EXERCISE BRIEF:
Each of the lines below must be written out exactly as shown.

[Extracted data entries]
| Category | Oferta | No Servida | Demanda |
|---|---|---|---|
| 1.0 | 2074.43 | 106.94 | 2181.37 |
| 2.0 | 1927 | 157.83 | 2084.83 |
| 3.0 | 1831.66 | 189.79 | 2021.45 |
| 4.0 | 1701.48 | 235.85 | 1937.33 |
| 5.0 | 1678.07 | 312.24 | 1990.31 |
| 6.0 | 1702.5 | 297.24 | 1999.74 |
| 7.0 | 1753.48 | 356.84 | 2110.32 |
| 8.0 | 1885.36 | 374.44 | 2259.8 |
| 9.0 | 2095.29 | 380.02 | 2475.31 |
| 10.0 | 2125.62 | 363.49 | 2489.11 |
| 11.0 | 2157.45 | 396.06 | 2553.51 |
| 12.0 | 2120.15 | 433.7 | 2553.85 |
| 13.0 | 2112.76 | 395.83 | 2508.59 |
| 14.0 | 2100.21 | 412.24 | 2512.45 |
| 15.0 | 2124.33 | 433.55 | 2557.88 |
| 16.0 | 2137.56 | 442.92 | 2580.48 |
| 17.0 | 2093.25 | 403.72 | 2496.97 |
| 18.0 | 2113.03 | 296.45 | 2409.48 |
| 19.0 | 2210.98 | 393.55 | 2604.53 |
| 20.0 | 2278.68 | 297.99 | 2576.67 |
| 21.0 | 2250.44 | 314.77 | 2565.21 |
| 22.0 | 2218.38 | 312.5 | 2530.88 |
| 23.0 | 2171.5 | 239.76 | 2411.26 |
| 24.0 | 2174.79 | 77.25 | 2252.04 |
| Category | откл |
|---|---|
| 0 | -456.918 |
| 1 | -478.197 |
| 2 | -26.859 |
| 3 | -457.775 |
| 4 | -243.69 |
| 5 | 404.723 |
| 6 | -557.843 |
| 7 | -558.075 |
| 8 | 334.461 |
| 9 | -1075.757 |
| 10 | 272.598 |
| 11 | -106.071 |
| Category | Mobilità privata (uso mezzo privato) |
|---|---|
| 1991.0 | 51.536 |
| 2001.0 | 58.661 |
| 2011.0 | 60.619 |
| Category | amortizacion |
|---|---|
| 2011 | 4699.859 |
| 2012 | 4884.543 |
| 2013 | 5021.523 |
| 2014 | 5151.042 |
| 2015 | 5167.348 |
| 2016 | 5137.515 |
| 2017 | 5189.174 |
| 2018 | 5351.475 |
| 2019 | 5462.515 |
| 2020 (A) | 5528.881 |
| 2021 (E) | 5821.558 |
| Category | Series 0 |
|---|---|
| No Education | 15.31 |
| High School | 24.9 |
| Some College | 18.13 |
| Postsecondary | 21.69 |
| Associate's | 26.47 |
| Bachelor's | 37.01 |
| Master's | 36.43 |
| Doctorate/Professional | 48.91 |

ANSWER BOX:
| Category | Oferta | No Servida | Demanda |
|---|---|---|---|
| 1.0 | 2074.43 | 106.94 | 2181.37 |
| 2.0 | 1927 | 157.83 | 2084.83 |
| 3.0 | 1831.66 | 189.79 | 2021.45 |
| 4.0 | 1701.48 | 235.85 | 1937.33 |
| 5.0 | 1678.07 | 312.24 | 1990.31 |
| 6.0 | 1702.5 | 297.24 | 1999.74 |
| 7.0 | 1753.48 | 356.84 | 2110.32 |
| 8.0 | 1885.36 | 374.44 | 2259.8 |
| 9.0 | 2095.29 | 380.02 | 2475.31 |
| 10.0 | 2125.62 | 363.49 | 2489.11 |
| 11.0 | 2157.45 | 396.06 | 2553.51 |
| 12.0 | 2120.15 | 433.7 | 2553.85 |
| 13.0 | 2112.76 | 395.83 | 2508.59 |
| 14.0 | 2100.21 | 412.24 | 2512.45 |
| 15.0 | 2124.33 | 433.55 | 2557.88 |
| 16.0 | 2137.56 | 442.92 | 2580.48 |
| 17.0 | 2093.25 | 403.72 | 2496.97 |
| 18.0 | 2113.03 | 296.45 | 2409.48 |
| 19.0 | 2210.98 | 393.55 | 2604.53 |
| 20.0 | 2278.68 | 297.99 | 2576.67 |
| 21.0 | 2250.44 | 314.77 | 2565.21 |
| 22.0 | 2218.38 | 312.5 | 2530.88 |
| 23.0 | 2171.5 | 239.76 | 2411.26 |
| 24.0 | 2174.79 | 77.25 | 2252.04 |
| Category | откл |
|---|---|
| 0 | -456.918 |
| 1 | -478.197 |
| 2 | -26.859 |
| 3 | -457.775 |
| 4 | -243.69 |
| 5 | 404.723 |
| 6 | -557.843 |
| 7 | -558.075 |
| 8 | 334.461 |
| 9 | -1075.757 |
| 10 | 272.598 |
| 11 | -106.071 |
| Category | Mobilità privata (uso mezzo privato) |
|---|---|
| 1991.0 | 51.536 |
| 2001.0 | 58.661 |
| 2011.0 | 60.619 |
| Category | amortizacion |
|---|---|
| 2011 | 4699.859 |
| 2012 | 4884.543 |
| 2013 | 5021.523 |
| 2014 | 5151.042 |
| 2015 | 5167.348 |
| 2016 | 5137.515 |
| 2017 | 5189.174 |
| 2018 | 5351.475 |
| 2019 | 5462.515 |
| 2020 (A) | 5528.881 |
| 2021 (E) | 5821.558 |
| Category | Series 0 |
|---|---|
| No Education | 15.31 |
| High School | 24.9 |
| Some College | 18.13 |
| Postsecondary | 21.69 |
| Associate's | 26.47 |
| Bachelor's | 37.01 |
| Master's | 36.43 |
| Doctorate/Professional | 48.91 |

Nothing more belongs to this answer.